Solves a standard quadratic program

Solve the following optimization problem:

\[ \begin{align}\begin{aligned}\min_x \quad \frac{1}{2}x^TQx + x^Tc\\lb <= x <= ub\\Ax <= b\\A_{eq} x = b_{eq}\end{aligned}\end{align} \]

Return val as None if optmization failed.

All constraint parameters are optional, they will be ignore is left at default value None.

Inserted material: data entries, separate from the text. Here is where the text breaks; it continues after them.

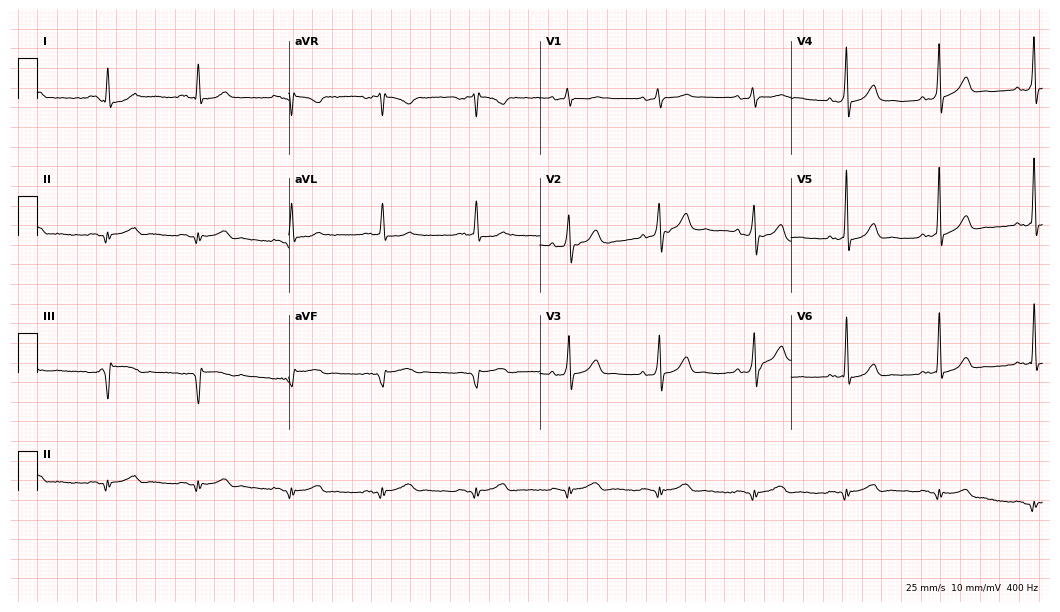
12-lead ECG from a male patient, 52 years old. No first-degree AV block, right bundle branch block, left bundle branch block, sinus bradycardia, atrial fibrillation or sinus tachycardia recorded for this tracing.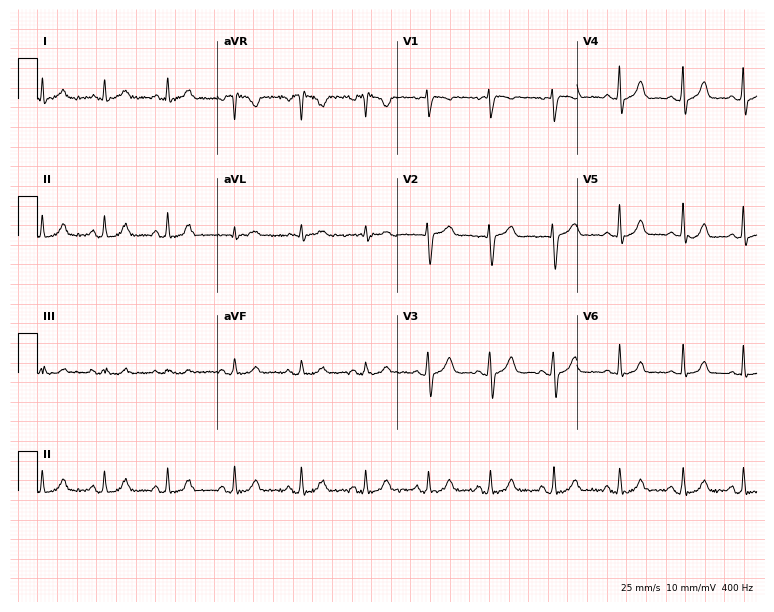
Resting 12-lead electrocardiogram (7.3-second recording at 400 Hz). Patient: a female, 45 years old. None of these six findings is recorded: first-degree AV block, right bundle branch block, left bundle branch block, sinus bradycardia, atrial fibrillation, sinus tachycardia. Other findings, if any, are not listed.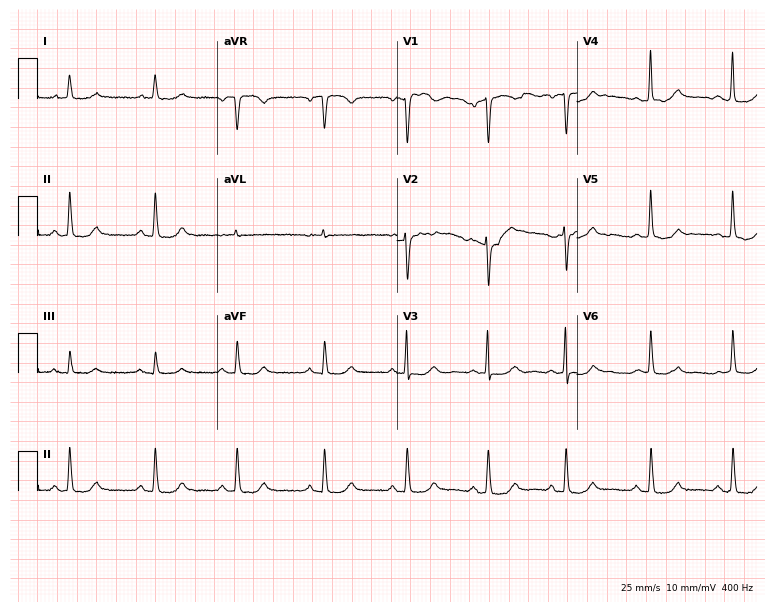
Electrocardiogram, a female patient, 68 years old. Of the six screened findings (first-degree AV block, right bundle branch block (RBBB), left bundle branch block (LBBB), sinus bradycardia, atrial fibrillation (AF), sinus tachycardia), none is recorded.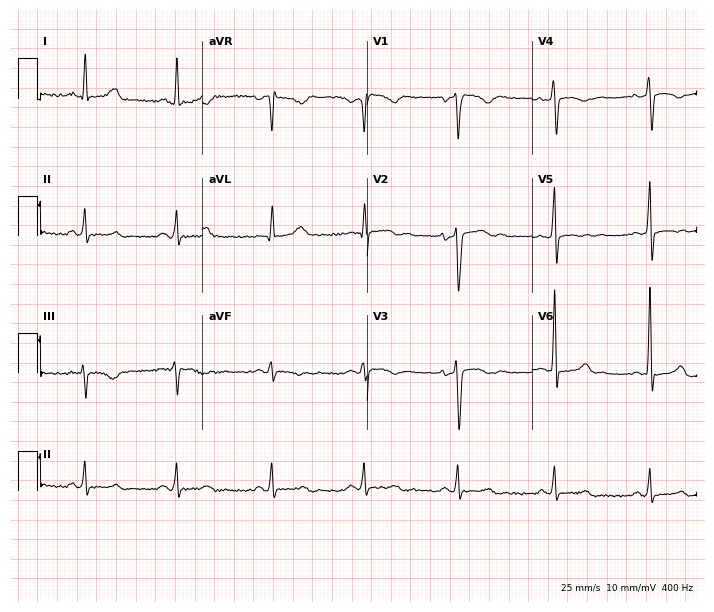
12-lead ECG from a 45-year-old male patient. No first-degree AV block, right bundle branch block, left bundle branch block, sinus bradycardia, atrial fibrillation or sinus tachycardia recorded for this tracing. Findings outside these six are not listed.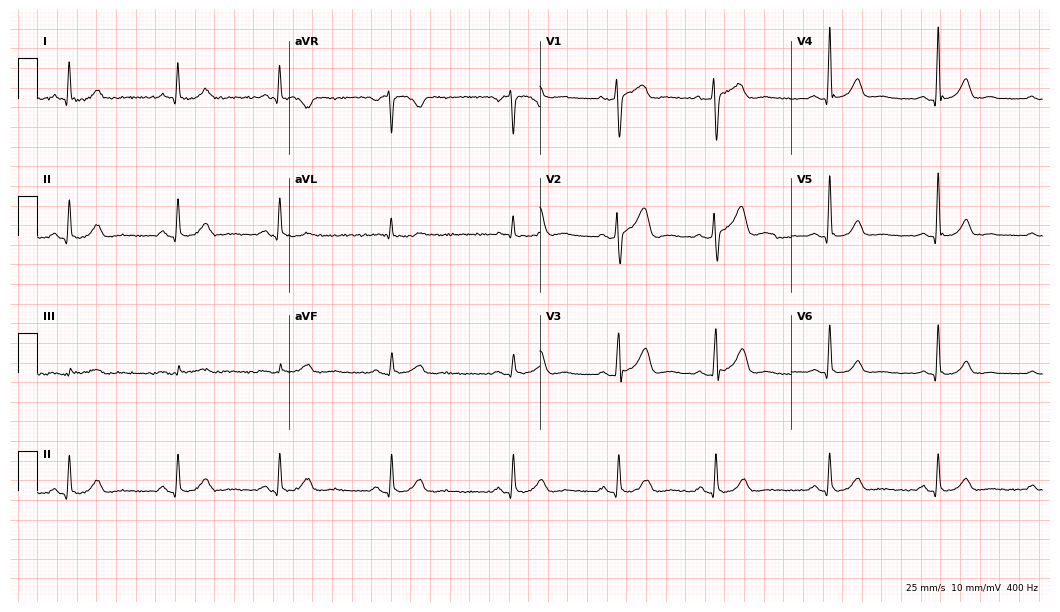
Resting 12-lead electrocardiogram (10.2-second recording at 400 Hz). Patient: a 46-year-old male. Read as a normal ECG.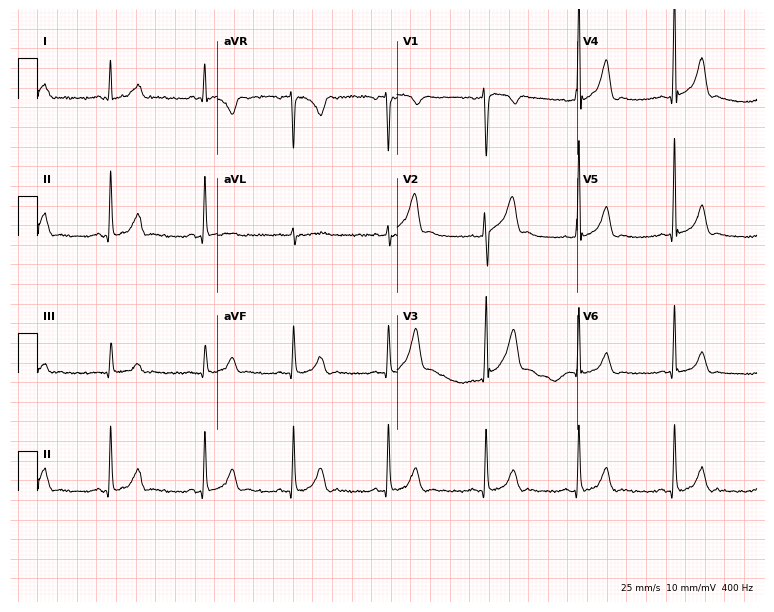
12-lead ECG from a 38-year-old man (7.3-second recording at 400 Hz). No first-degree AV block, right bundle branch block (RBBB), left bundle branch block (LBBB), sinus bradycardia, atrial fibrillation (AF) or sinus tachycardia recorded for this tracing. Only these six findings were labelled.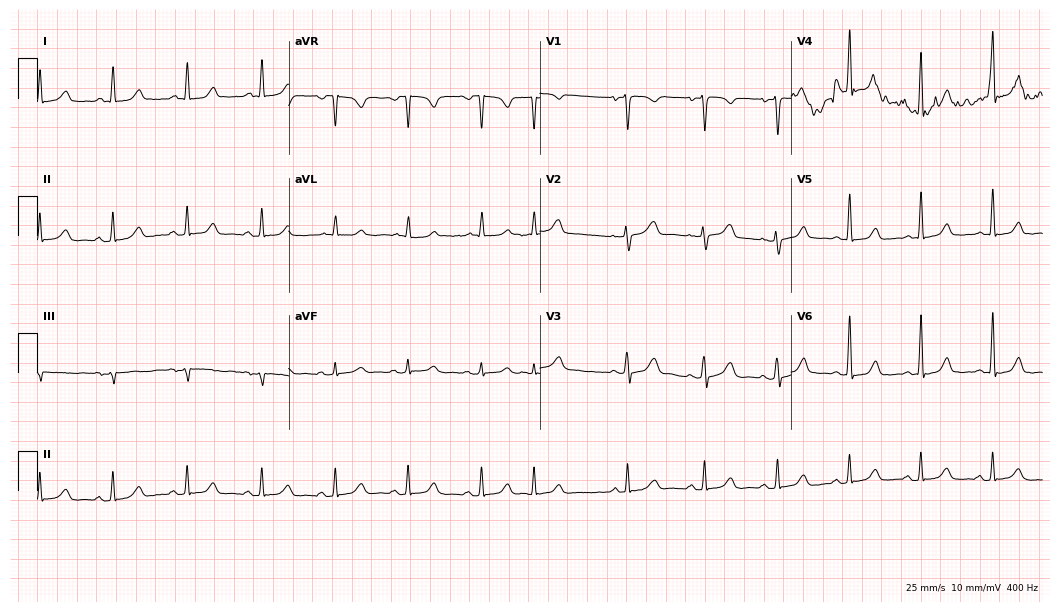
Resting 12-lead electrocardiogram (10.2-second recording at 400 Hz). Patient: a 46-year-old female. Read as a normal ECG.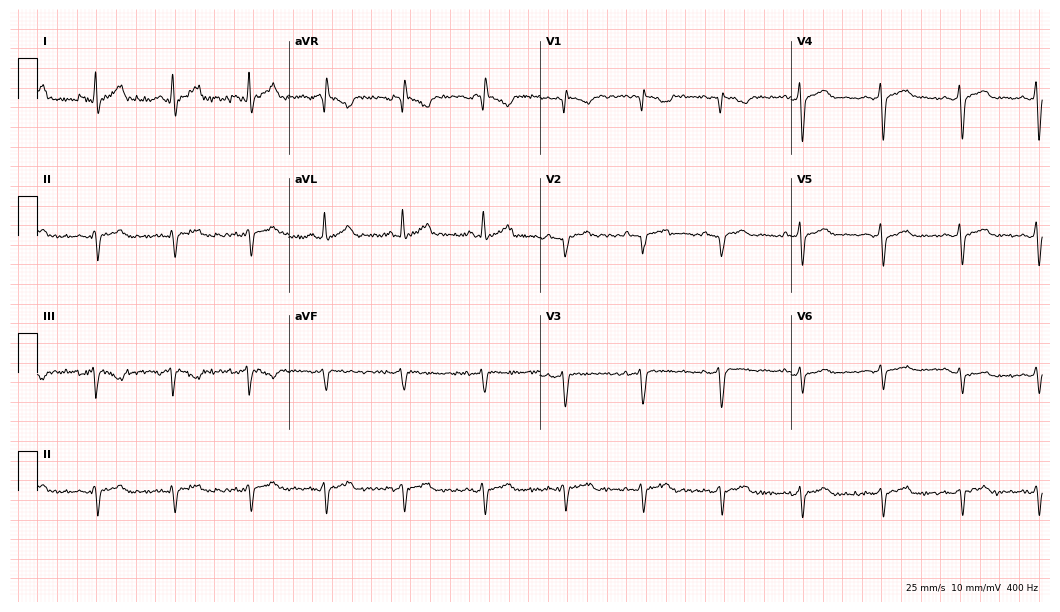
12-lead ECG (10.2-second recording at 400 Hz) from a male, 40 years old. Screened for six findings — first-degree AV block, right bundle branch block, left bundle branch block, sinus bradycardia, atrial fibrillation, sinus tachycardia — none is recorded.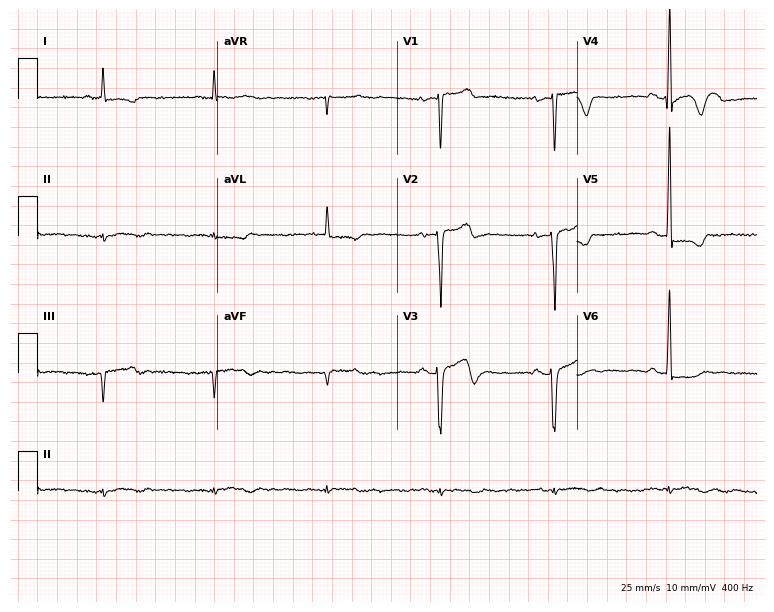
12-lead ECG from an 83-year-old male. No first-degree AV block, right bundle branch block, left bundle branch block, sinus bradycardia, atrial fibrillation or sinus tachycardia recorded for this tracing.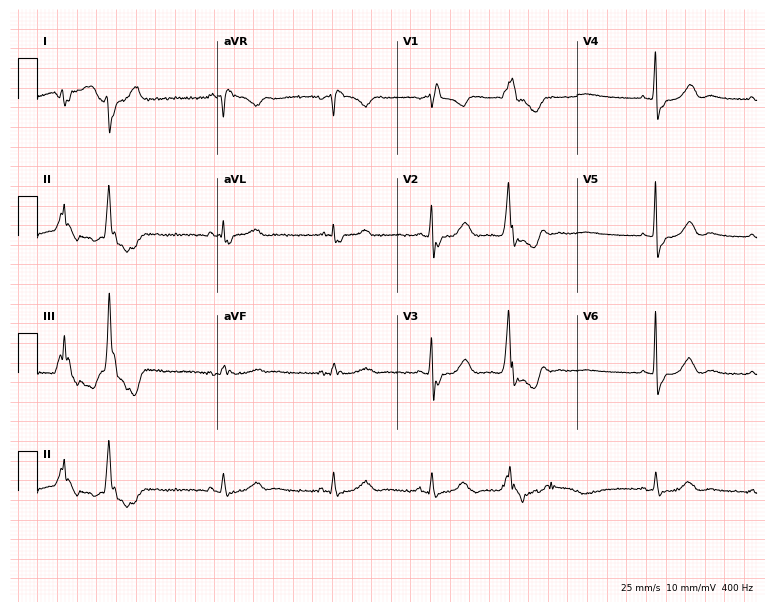
12-lead ECG from an 84-year-old male patient. Shows right bundle branch block.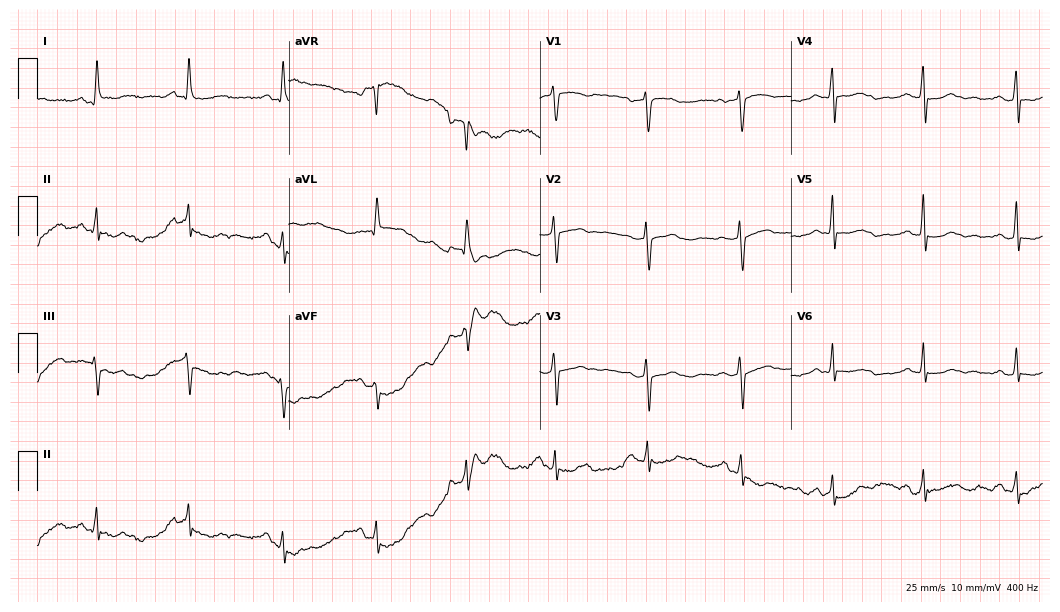
12-lead ECG (10.2-second recording at 400 Hz) from a female, 58 years old. Screened for six findings — first-degree AV block, right bundle branch block, left bundle branch block, sinus bradycardia, atrial fibrillation, sinus tachycardia — none is recorded.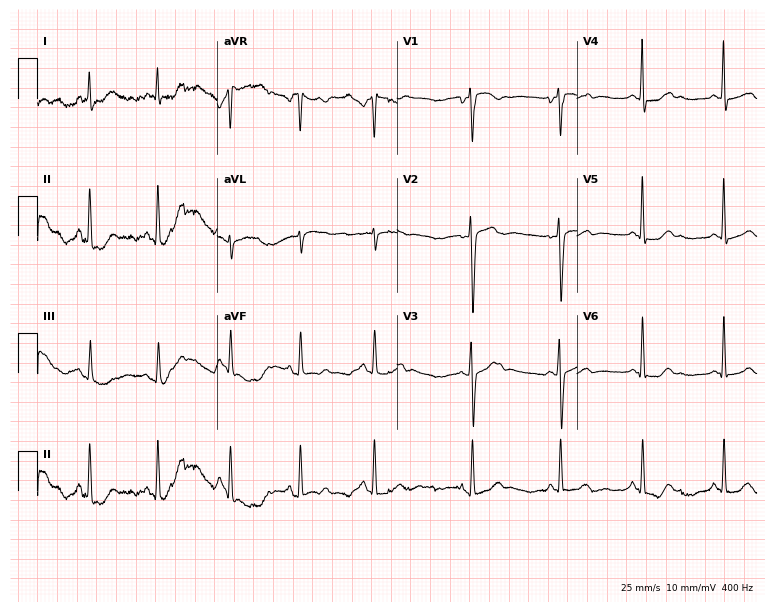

Use the solver selected from (default ‘cvxopt’):

• ‘cvxopt’

  cvxopt interior point solver (‘default’)

• ‘quadprog’

  quadprog solver (needs to be installed)

Parameters:

• Q ((d,d) ndarray, float64, optional) – Quadratic cost matrix matrix
• c ((d,) ndarray, float64, optional) – Linear cost vector
• A ((n,d) ndarray, float64, optional) – Linear inequality constraint matrix.
• b ((n,) ndarray, float64, optional) – Linear inequality constraint vector.
• Aeq ((n,d) ndarray, float64, optional) – Linear equality constraint matrix .
• beq ((n,) ndarray, float64, optional) – Linear equality constraint vector. .
• lb – Lower bound constraint, -np.inf if not provided.
• ub – Upper bound constraint, np.inf if not provided.
• solver (string, optional) – Select solver used to solve the linear program from ‘cvxopt’ ‘quadprog’, ‘stdgrb’.
• verbose (boolean, optional) – Print optimization informations.
• log (boolean, optional) – Return a dictionary with optim informations in adition to x and val

Returns:

• x ((d,) ndarray) – Optimal solution x
• val (float) – optimal value of the objective (None if optimization error)
• log (dict) – Optional log output